Download or read book Nature in the Middle Ages and the Early Modern Times written by Albrecht Classen and published by Walter de Gruyter GmbH & Co KG. This book was released on 2024-07-01 with total page 583 pages. Available in PDF, EPUB and Kindle. Book excerpt: The study of pre-modern anthropology requires the close examination of the relationship between nature and human society, which has been both precarious and threatening as well as productive, soothing, inviting, and pleasurable. Much depends on the specific circumstances, as the works by philosophers, theologians, poets, artists, and medical practitioners have regularly demonstrated.

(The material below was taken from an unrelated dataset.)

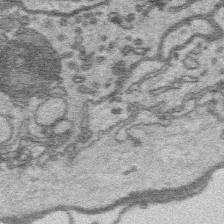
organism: Platynereis dumerilii

It would not be good enough, as previous scholarship has commonly done, to examine simply what the various writers or artists had to say about nature. While modern scientists consider just the hard-core data of the objective world, cultural historians and literary scholars endeavor to comprehend the deeper meaning of the concept of nature presented by countless writers and artists. Only when we have a good grasp of the interactions between people and their natural environment, are we in a position to identify and interpret mental structures, social and economic relationships, medical and scientific concepts of human health, and the messages about all existence as depicted in major art works. In light of the current conditions threatening to bring upon us a global crisis, it matters centrally to take into consideration pre-modern discourses on nature and its enormous powers to understand the topoi and tropes determining the concepts through which we perceive nature. Nature thus proves to be a force far beyond all human comprehensibility, being both material and spiritual depending on our critical approaches.
Download or read book Investing in the Early Modern Built Environment written by Carole Shammas and published by BRILL. This book was released on 2012-08-01 with total page 431 pages. Available in PDF, EPUB and Kindle. Book excerpt: Investing in the Early Modern Built Environment represents the first attempt to delve into the period’s enhanced architectural investment—its successes, its failures, and the conflicts it provoked globally.